◆ **What is expected**
The full set of lines below has to be duplicated exactly, with no picture kept.

◆ **Given information**

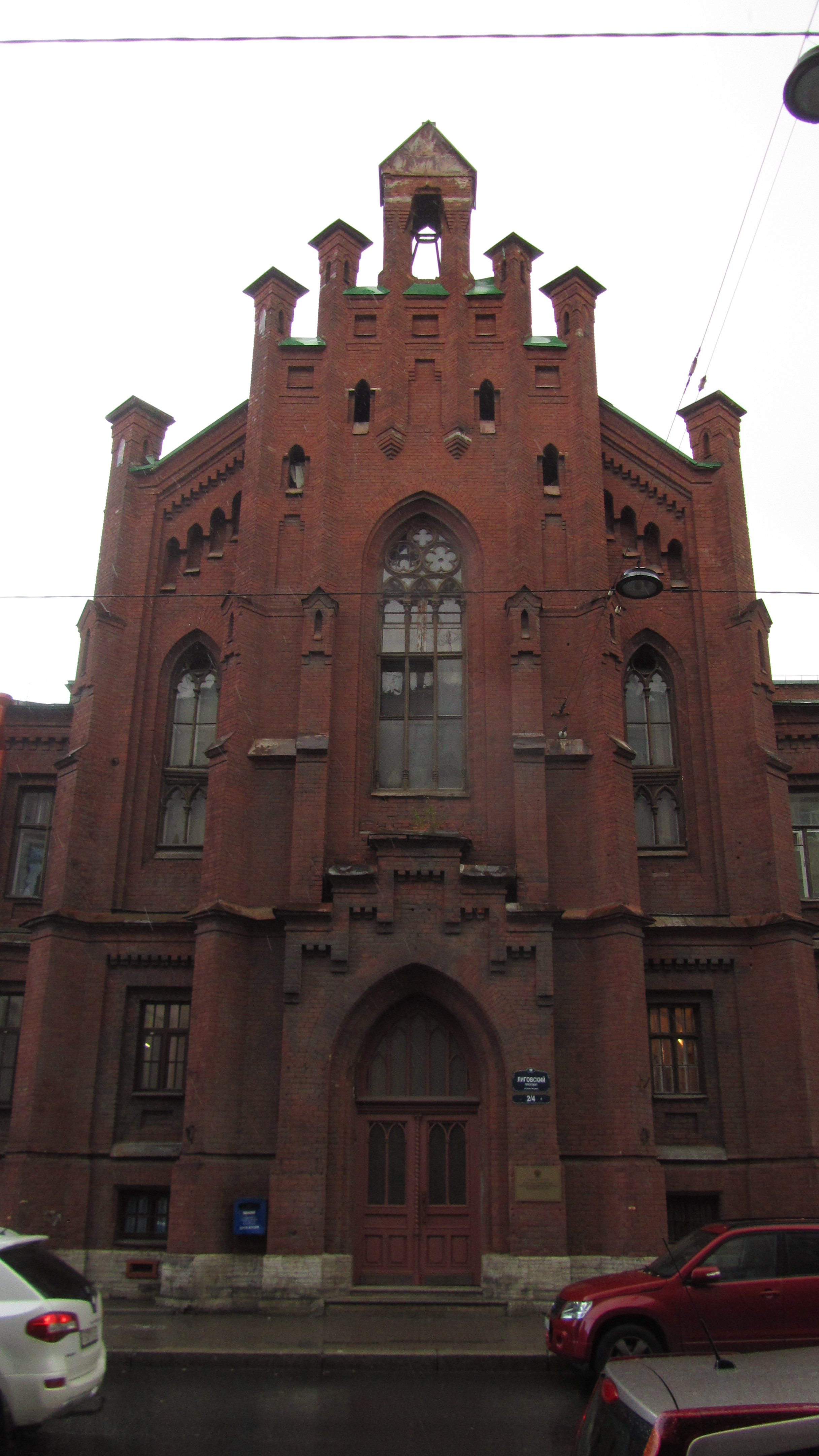 Евангелическая женская больница с евангелическо-лютеранской церковью (Санкт-Петербург и Лен.область, Санкт-Петербург, лиговский пр., 2-4, некрасова улица, 45)
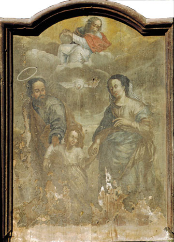 Святая Сям’я. Другая палова XVIІ ст. З-пад Ваўкавыска. Музей старажытнабеларускай культуры ІМЭФ НАН Беларусі
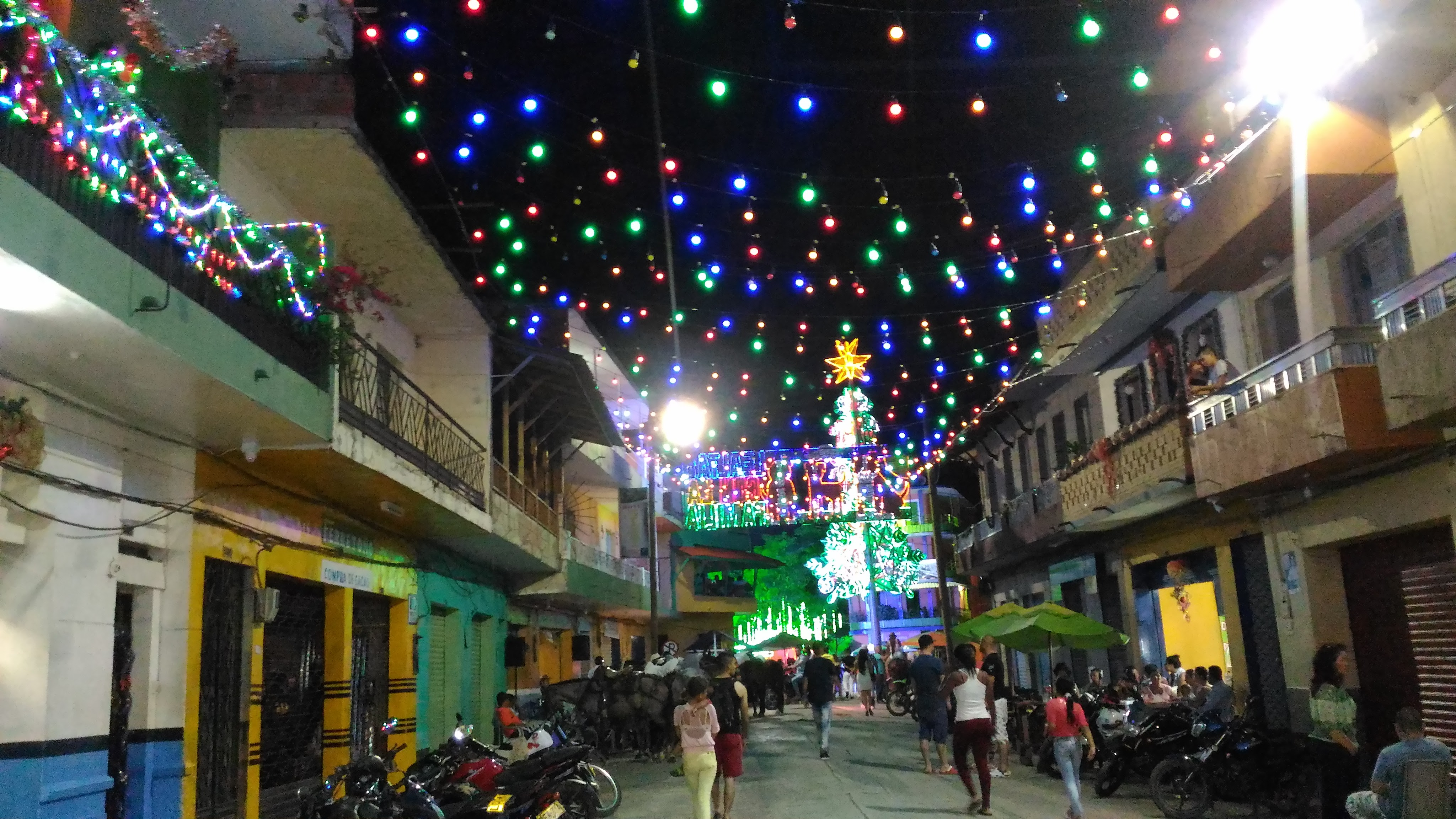 Esta fotografía fue tomada en el municipio colombiano con código 05142.
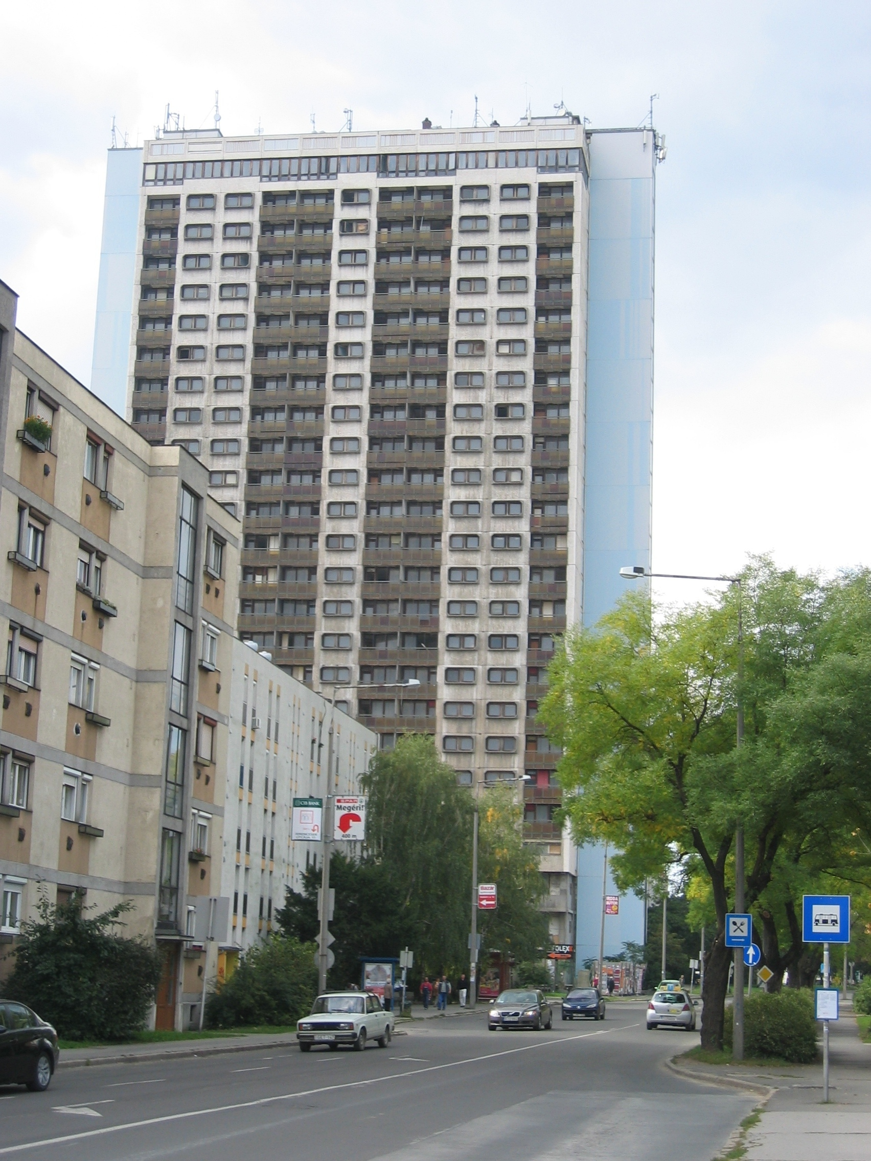 Das Magasház Hochhaus 2008. Pécs

◆ **Solution to this problem**
 Евангелическая женская больница с евангелическо-лютеранской церковью (Санкт-Петербург и Лен.область, Санкт-Петербург, лиговский пр., 2-4, некрасова улица, 45)
 Святая Сям’я. Другая палова XVIІ ст. З-пад Ваўкавыска. Музей старажытнабеларускай культуры ІМЭФ НАН Беларусі
 Esta fotografía fue tomada en el municipio colombiano con código 05142.
 Das Magasház Hochhaus 2008. Pécs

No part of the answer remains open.